*YOUR OBJECTIVE:* Output the lines from the one holding "sample: Centriole in RPE cells" to the end of the entries that follow, exactly and only those, minus any pictures.

--- START ---

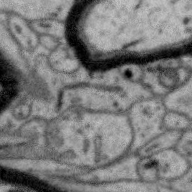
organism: Zebra finch
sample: Brain
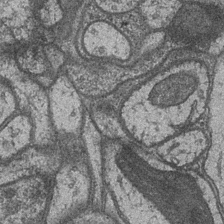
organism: Drosophila
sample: Optic medulla
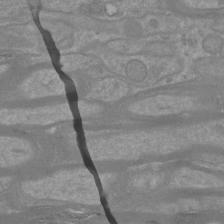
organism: Mouse
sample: Cortical neurons
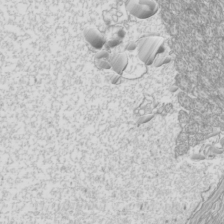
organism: Mouse
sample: Cilia; mouse epididymis
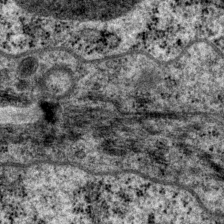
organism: P. pacificus
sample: Pharynx
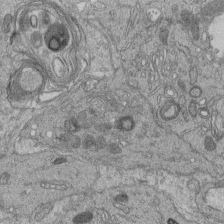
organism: Human
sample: Retinal organoid Rod and Cone cells
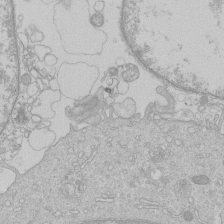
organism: Human
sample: Macrophage cells
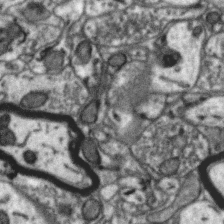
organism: Zebra finch
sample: Brain
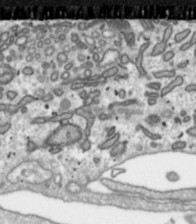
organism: Toxoplasma gondii
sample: Parasites in a vacuole inside a host cell
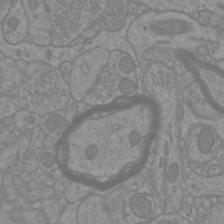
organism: Mouse
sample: Cortical neurons
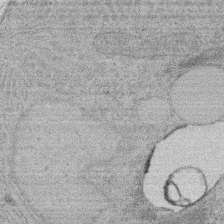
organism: Rat
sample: Salivary granule
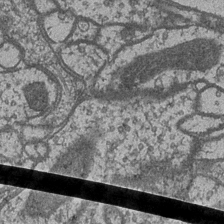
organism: Drosophila
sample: Optic medulla
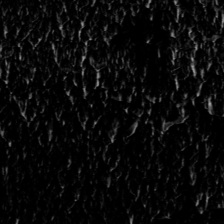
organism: Toxoplasma gondii
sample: Parasites in a vacuole inside a host cell
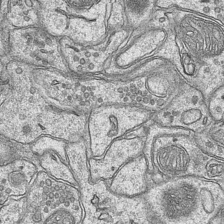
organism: Mouse
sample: CA1 Hippocampus
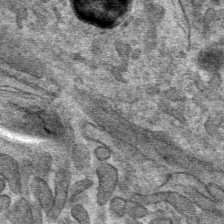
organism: Mouse
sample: Mouse hepatocytes
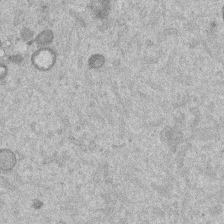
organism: Mouse
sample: Dividing mouse embryo 1 cell stage
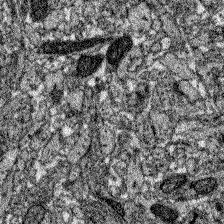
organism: Zebrafish
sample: Larval olfactory bulb
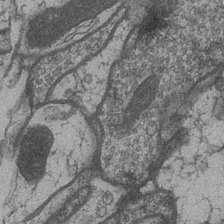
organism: Drosophila
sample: Optic medulla
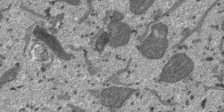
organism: Human
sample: Lung epithelial cells infected with SARS-CoV-2
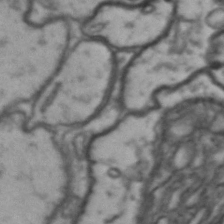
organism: Drosophila
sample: Brain
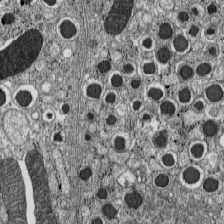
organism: C57BL Mouse
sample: Pancreatic islet
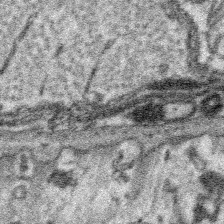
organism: Platynereis dumerilii
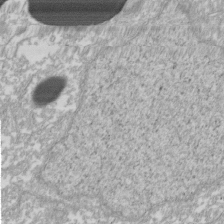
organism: Xenopus
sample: Cilia; centrioles in frog embryo cells
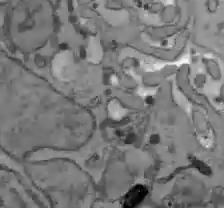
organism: C57BL Mouse
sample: Liver
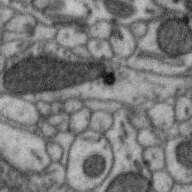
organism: Zebra finch
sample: Brain
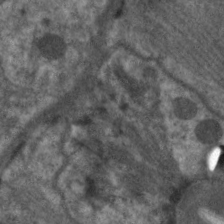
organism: C. elegans
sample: Pharynx
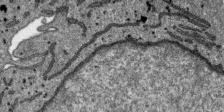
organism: Human
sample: Lung epithelial cells, uninfected (mock) control
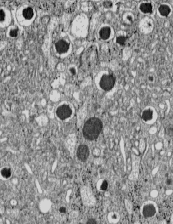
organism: C57BL Mouse
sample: Pancreatic islet
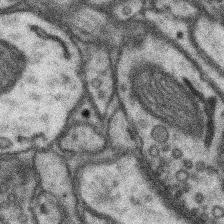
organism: Mouse
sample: Somatosensory cortex neuropil
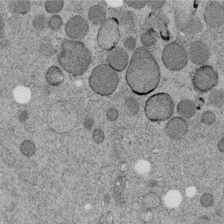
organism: C. elegans
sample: C. elegans embryo early stage
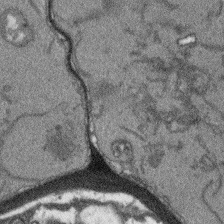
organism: Arabidopsis thaliana
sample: Root tip
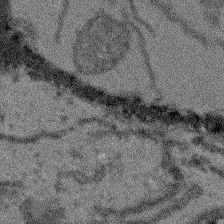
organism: Arabidopsis thaliana
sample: Root tip
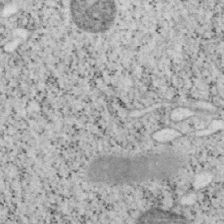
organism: Mouse
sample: OT-I killer T cells with ID8 ovarian cancer cells
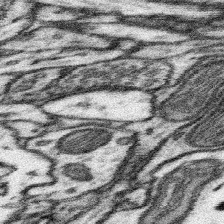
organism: Mouse
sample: Somatosensory cortex neuropil
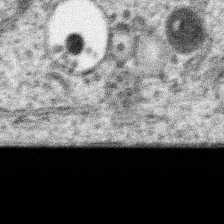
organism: Human
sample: HeLa cells
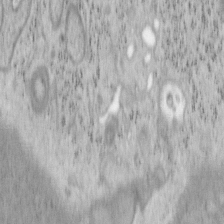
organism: Human
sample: HeLa cells
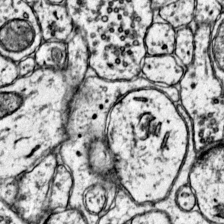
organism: Mouse
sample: Primary visual cortex
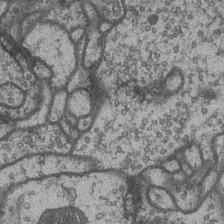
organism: Drosophila
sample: Optic medulla
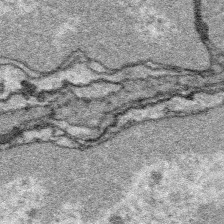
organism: Platynereis dumerilii
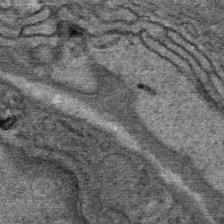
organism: Mouse
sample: Mouse Salivary gland
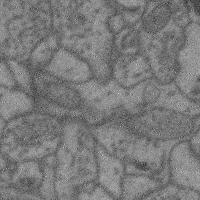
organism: Mouse
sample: Cerebral cortex
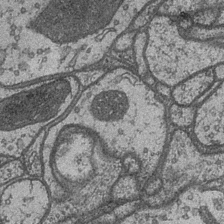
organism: Drosophila
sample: Optic medulla
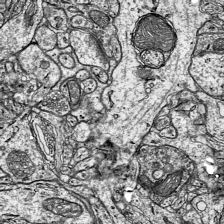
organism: Mouse
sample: Visual Cortex
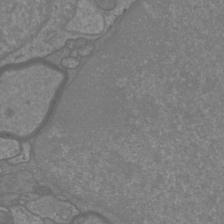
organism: Mouse
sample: Cortical neurons
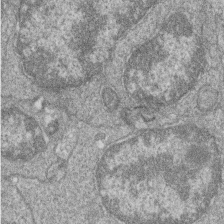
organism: Zebrafish
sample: Cilia; retinal pigment epithelium
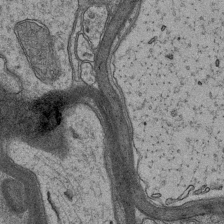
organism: Mouse
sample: CA1 Hippocampus
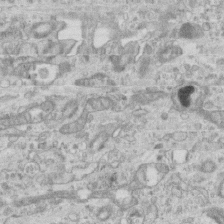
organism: Mouse
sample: Centriole in ependymal cells
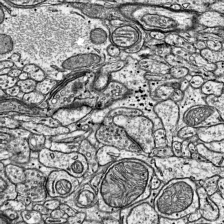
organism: Mouse
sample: Visual Cortex
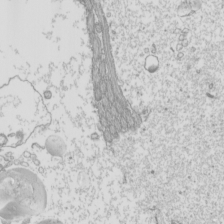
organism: Mouse
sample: Cilia; mouse epididymis
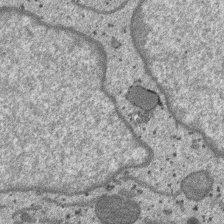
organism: Human
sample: Lung epithelial cells infected with SARS-CoV-2
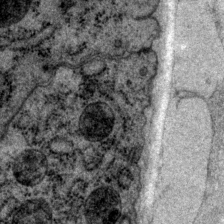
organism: P. pacificus
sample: Pharynx
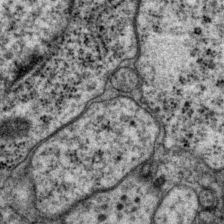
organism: P. pacificus
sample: Pharynx
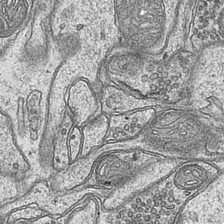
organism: Mouse
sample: CA1 Hippocampus
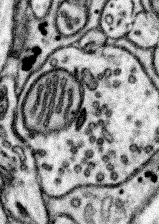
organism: Mouse
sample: Somatosensory cortex neuropil
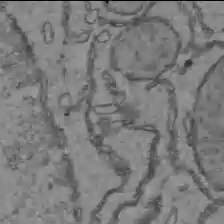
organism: C57BL Mouse
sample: Liver
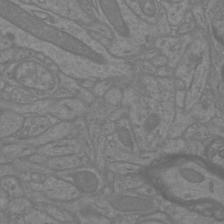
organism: Mouse
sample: Cortical neurons
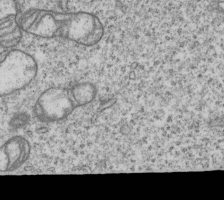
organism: Human
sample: MDA-MB-231 cells
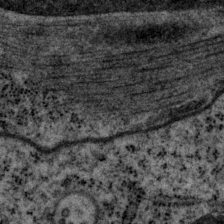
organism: P. pacificus
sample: Pharynx
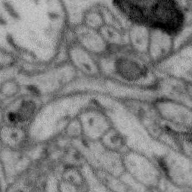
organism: Zebra finch
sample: Brain
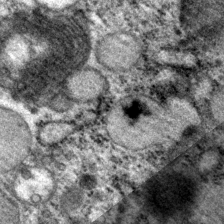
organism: P. pacificus
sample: Pharynx
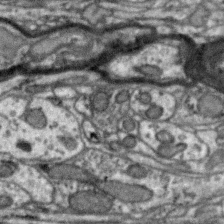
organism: Zebra finch
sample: Brain
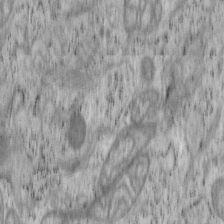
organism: Human
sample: HeLa cells
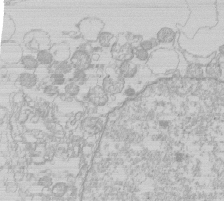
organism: Human
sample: Macrophage cells
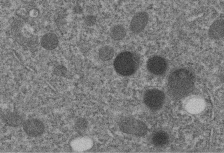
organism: C. elegans
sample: C. elegans embryo early stage
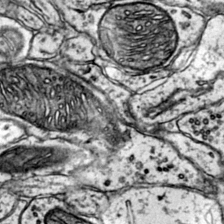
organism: Mouse
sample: Primary visual cortex
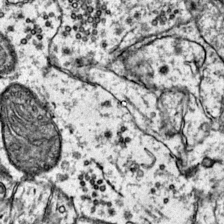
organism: Mouse
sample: Primary visual cortex
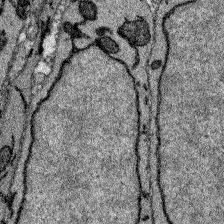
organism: Zebrafish
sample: Larval olfactory bulb
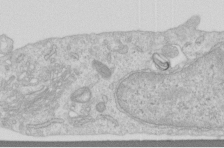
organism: Human
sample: Centriole in RPE cells
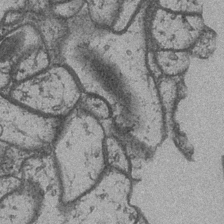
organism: Drosophila
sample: Optic medulla
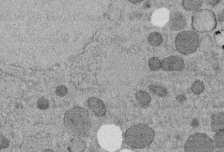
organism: C. elegans
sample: C. elegans embryo early stage
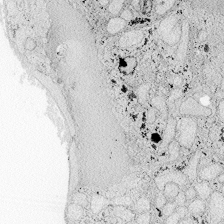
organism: Zebrafish
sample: Whole-Brain
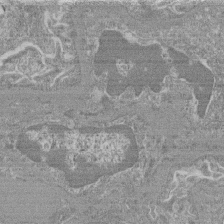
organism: Mouse
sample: Glomerulus
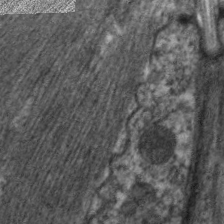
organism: C. elegans
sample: Pharynx
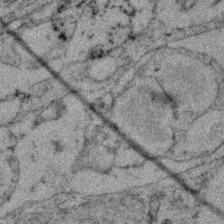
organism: Zebrafish
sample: Zebrafish embryo
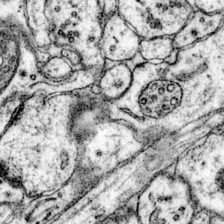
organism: Mouse
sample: Primary visual cortex
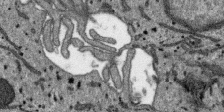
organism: Human
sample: Lung epithelial cells, uninfected (mock) control

--- END ---

*YOUR RESPONSE:*
sample: Centriole in RPE cells
organism: Drosophila
sample: Optic medulla
organism: C. elegans
sample: C. elegans embryo early stage
organism: Zebrafish
sample: Whole-Brain
organism: Mouse
sample: Glomerulus
organism: C. elegans
sample: Pharynx
organism: Zebrafish
sample: Zebrafish embryo
organism: Mouse
sample: Primary visual cortex
organism: Human
sample: Lung epithelial cells, uninfected (mock) control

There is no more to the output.